Take the line that contains "organism: C. elegans" and each line after it to the end of the data below, and set them down exactly, omitting pictures.

- _Collected data entries_
*-*-*

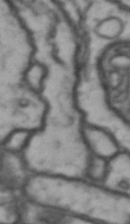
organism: Drosophila
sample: Brain
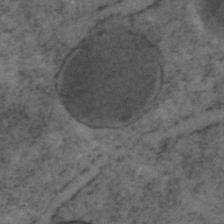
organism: C. elegans
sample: C. elegans embryo
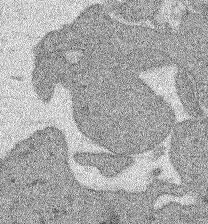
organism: Human
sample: HeLa cells
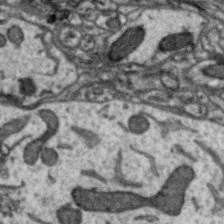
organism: Zebra finch
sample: Brain
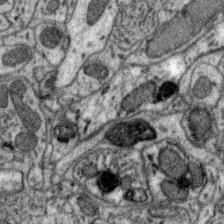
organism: Zebra finch
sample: Brain
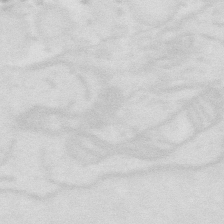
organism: Human
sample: HeLa cells
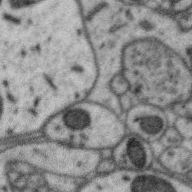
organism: Zebra finch
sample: Brain
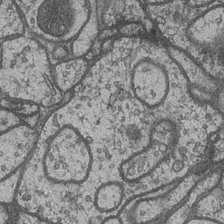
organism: Drosophila
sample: Optic medulla
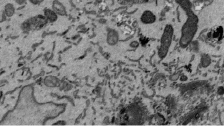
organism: Mouse
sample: ED-1 cell nuclei; centrioles
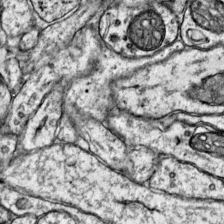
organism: Mouse
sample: Primary visual cortex
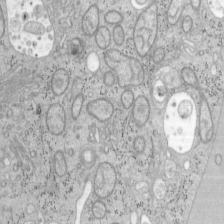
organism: Mouse
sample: OT-I killer T cells with ID8 ovarian cancer cells
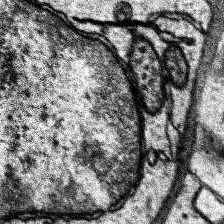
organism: Human
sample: Temporal Lobe
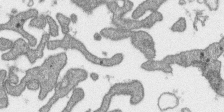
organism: Human
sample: Lung epithelial cells infected with SARS-CoV-2
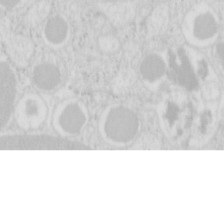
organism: Mouse
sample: Pancreas
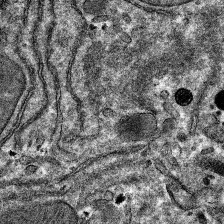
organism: Mouse
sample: Mouse hepatocytes
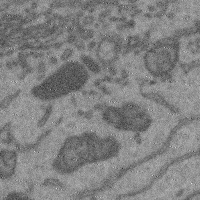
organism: Mouse
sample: Cerebral cortex
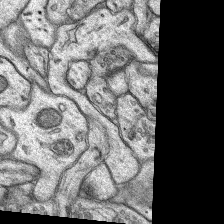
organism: Rat
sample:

*-*-*

- _Result of the task_
organism: C. elegans
sample: C. elegans embryo
organism: Human
sample: HeLa cells
organism: Zebra finch
sample: Brain
organism: Zebra finch
sample: Brain
organism: Human
sample: HeLa cells
organism: Zebra finch
sample: Brain
organism: Drosophila
sample: Optic medulla
organism: Mouse
sample: ED-1 cell nuclei; centrioles
organism: Mouse
sample: Primary visual cortex
organism: Mouse
sample: OT-I killer T cells with ID8 ovarian cancer cells
organism: Human
sample: Temporal Lobe
organism: Human
sample: Lung epithelial cells infected with SARS-CoV-2
organism: Mouse
sample: Pancreas
organism: Mouse
sample: Mouse hepatocytes
organism: Mouse
sample: Cerebral cortex
organism: Rat
sample:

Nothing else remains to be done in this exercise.